Hello,
I'm sending finalized patch. The final shape has been discussed with bluhm@,
who was kind enough to do thorough testing on OpenBSD.
The patch solves the problem for deployment as follows:
Client <-- MTU_1 --> PF <-- MTU_1 --> Router <-- MTU_2 --> Server
MTU_2 = MTU_1/2
PF does IPv6 reassembly for PBRed packets (packets forwarded on behalf of
route-to action). Let's assume client sends packet of MTU_1 size. PF forwards
packet to destination. Router discards packet, because it does not
fit to wire. It sends packet too big suggesting MTU_2.

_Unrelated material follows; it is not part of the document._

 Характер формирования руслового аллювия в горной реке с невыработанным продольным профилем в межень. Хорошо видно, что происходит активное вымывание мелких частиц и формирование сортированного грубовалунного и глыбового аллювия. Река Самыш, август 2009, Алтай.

Client retries with fragmented packet this time. In our scenario it uses
MTU_1/2. PF reassembles the packet and is going to forwarded to destination
as ordered by route-to action. Snippet below comes from pf_route6():
5710 /*
5711 * If the packet is too large for the outgoing interface,
5712 * send back an icmp6 error.
5713 */
5714 if (IN6_IS_SCOPE_EMBED(&dst->sin6_addr))

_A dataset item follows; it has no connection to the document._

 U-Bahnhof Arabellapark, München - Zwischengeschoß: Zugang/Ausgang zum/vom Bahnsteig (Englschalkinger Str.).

5715 dst->sin6_addr.s6_addr16[1] = htons(ifp->if_index);
5716 if ((u_long)m0->m_pkthdr.len <= ifp->if_mtu) {
5717 nd6_output(ifp, m0, dst, NULL);
5718 } else {
5719 in6_ifstat_inc(ifp, ifs6_in_toobig);
5720 if (r->rt != PF_DUPTO)
5721 icmp6_error(m0, ICMP6_PACKET_TOO_BIG, 0,
ifp->if_mtu);
5722 else
5723 goto bad;
5724 }
test at line 5716 is invalid for our scenario. In our case condition
is met, so PF puts IPv6 reassembled packet to wire, while it should turn
the packet back to fragments as sent by client.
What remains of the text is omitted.